On November 30, 2025, a fire broke out at the Senate's Legislative Technical Affairs Bureau located in the third floor, causing water damage to the Senate's session hall.

=== Usage by the GSIS ===
The GSIS houses a Filipino-themed art museum, the GSIS Museo ng Sining, in the building. It is covered by parquet floors and is home to pre-colonial and colonial period artwork.

=== Usage by the Senate ===
The Senate, which meets in a separate place from the House of Representatives which is in the Batasang Pambansa Complex, rents usage of the building from the GSIS. In 2009, Senator Miriam Defensor Santiago urged the Senate to build its own building, as they are paying 7.8 million pesos for the building and 500,000 pesos for the parking lot, every month. This totaled to almost 100 million pesos in a year.

By 2017, Senator Panfilo Lacson, who is also the chairman of the Committee on Accounts, said that the Senate has paid 2.24 billion pesos to the GSIS since 1996. Arguing that the Senate could have paid for a new building with this amount, there have been moves to find a new building for the Senate. The Manila Film Center was suggested, but due to urban legends of it being haunted by the ghosts of the construction workers who built it prior to a major accident, the Senate decided to look for other options. Lacson spearheaded a successful vote approving the transfer of the Senate to a new building in Taguig.

The Senate has its museum in the building.

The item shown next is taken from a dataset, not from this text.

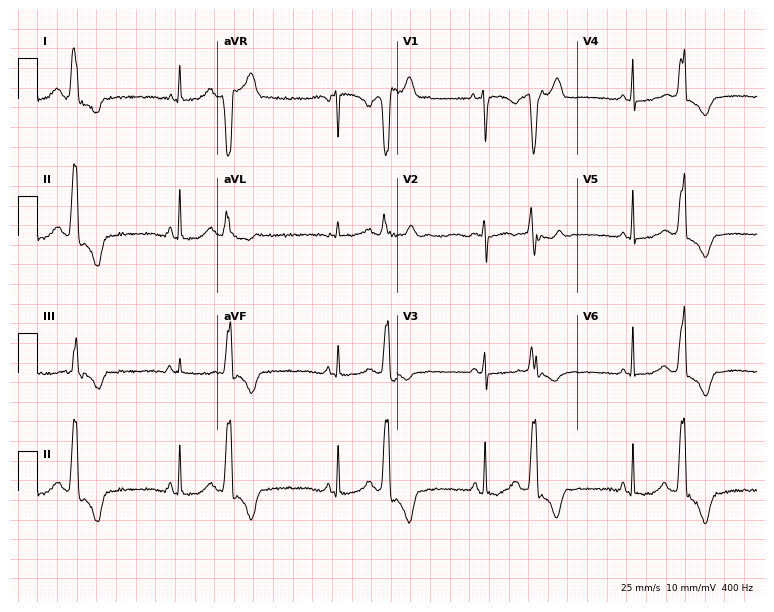
12-lead ECG from a female patient, 21 years old. Labelled as a normal ECG.

====Escape of Ronald dela Rosa====

Senate CCTV footage showing Sen. dela Rosa running away from the NBI

On May 11, 2026, the NBI accompanied by former senior lieutenant and senator Antonio Trillanes IV attempted to arrest Sen. Bato dela Rosa on the day of the impeachment proceedings of Vice President Sara Duterte, which was based on a warrant issued by the International Criminal Court for crimes against humanity. A CCTV footage was presented by the Senate as evidence, showing dela Rosa running from NBI agents up the stairway the moment he surreptitiously entered the Senate building through the assistance of the newly sworn-in Senate President Alan Cayetano. Witnesses reported hearing gunfire during the chase. In response to the report the NBI stated that nobody was injured. Dela Rosa arrived at the Senate plenary claiming he had been "wrestled" by the NBI. The Senate placed the entire building into a full lockdown, prohibiting all individuals, including the NBI agents and Trillanes, from leaving the building. It was later lifted in the evening. Dela Rosa was then placed under Senate protective custody by Senate Pres. Cayetano. Consequently, the NBI agents who attempted to arrest dela Rosa were cited in contempt by the Senate as soon as surveillance footages were presented at the plenary. Dela Rosa stayed in the GSIS Building until May 14, when he left the compound at approximately 2:30 A.M. accompanied by Sen. Robin Padilla. The Senate security chief was ordered suspended by the Ombudsman after a shootout at the Senate premises that resulted in a temporary blackout and dela Rosa and Padilla's escape.

=== Other usage ===
Its theater hosted the funeral of former Senate President and nationalist Dean Jovito Salonga in 2016. The Philippine Olympic Committee announced that it would hold a special election for its officers in 2019 after meeting at the building. The election was then held at the Senate premises.